Re-capitalizing Public Sector banks in India

Re-capitalizing Public Sector banks in India
Re-capitalizing Public Sector banks in India

PerformanceGurus Staff

New Delhi

Waking up to the distressed situation of the state-run banks which are plagued with rising bad debts, the Government on Friday announced a slew of measure and for the first time brought in professional from private sectors to head three of these banks.

The revamp plan for the banks has been named ‘Indradhanush’. It also includes setting up of a Bank Board Bureau (BBB) for broad-level appointments and a performance-based monitoring mechanism. Announcing the revamps plan, , Finance Minister Arun Jaitley said that “even though challenging situation did exist, there is no cause for panic… Cause for panic or alarm does not exist.”

The government will also set up a Bank Investment Committee, which will act as a holding company for shares on behalf of the government.

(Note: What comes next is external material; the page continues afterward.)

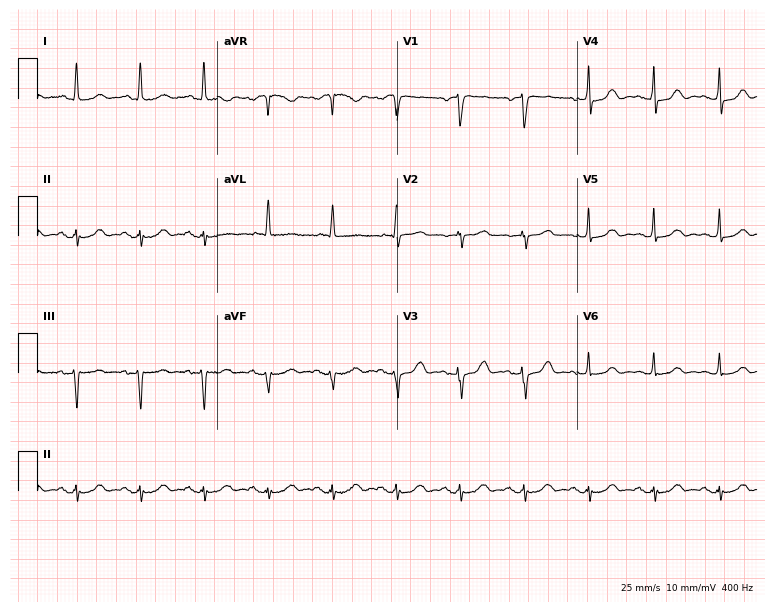
ECG — a 66-year-old female. Screened for six findings — first-degree AV block, right bundle branch block, left bundle branch block, sinus bradycardia, atrial fibrillation, sinus tachycardia — none is recorded. Only these six findings were labelled.
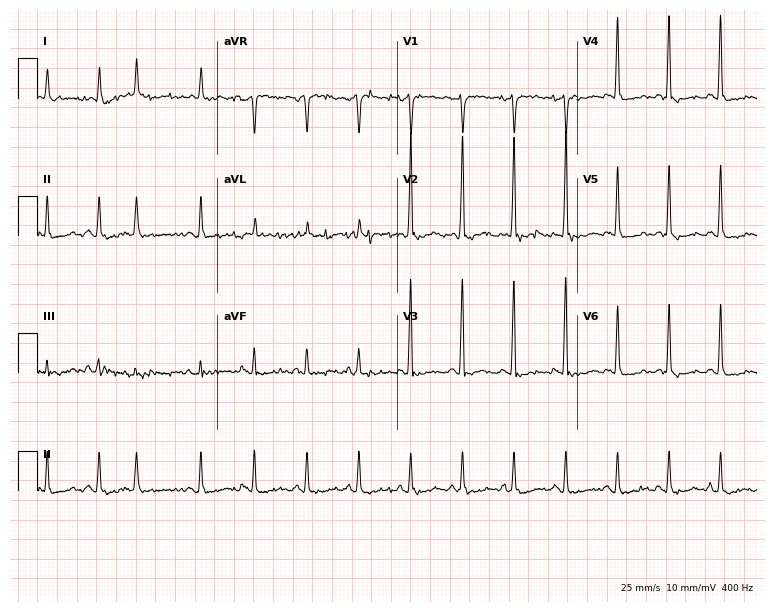
Electrocardiogram (7.3-second recording at 400 Hz), a 78-year-old female patient. Of the six screened findings (first-degree AV block, right bundle branch block, left bundle branch block, sinus bradycardia, atrial fibrillation, sinus tachycardia), none is recorded.

The announcement came after the market hours, but in anticipation of the reforms, the shares of PSU banks rose anything between 4 to 9% on the Mumbai stock exchange and investors hoped that the worst may be soon over for this under-performing sector of the economy.

There was another good cheer for the banks. Data released on Friday said that for the ninth month in a row the Wholesale Price Index (WPI) continued to fall. For the month of July it slipped to a historic low of (-)4.05% on cheaper vegetable and fuel cost. This has raised hopes of an RBI rate cut ahead of the September 29 policy meet.

The WPI number follows retail inflation (CPI) data, which had slipped to a record low of 3.78% in July. The overall wholesale price index-based (WPI) inflation was (-)2.40 per cent in June, government data showed today. It has been in the negative zone since November 2014. A year ago in July 2014, inflation was 5.41%.

On his August 4 monetary policy announcement RBI Governor Raghuram Rajan had hinted that the central bank may cut interest rate even out of the policy cycle depending on how macroeconomic indicators play out.

The start-rank banks have been bleeding from mounting bad debts and their shares have almost halved over the last one year. The government announced a seven-point plan including a Rs.20,000 crore ($3 billion) immediate fund infusion, creation of a single holding company and minimizing political interference.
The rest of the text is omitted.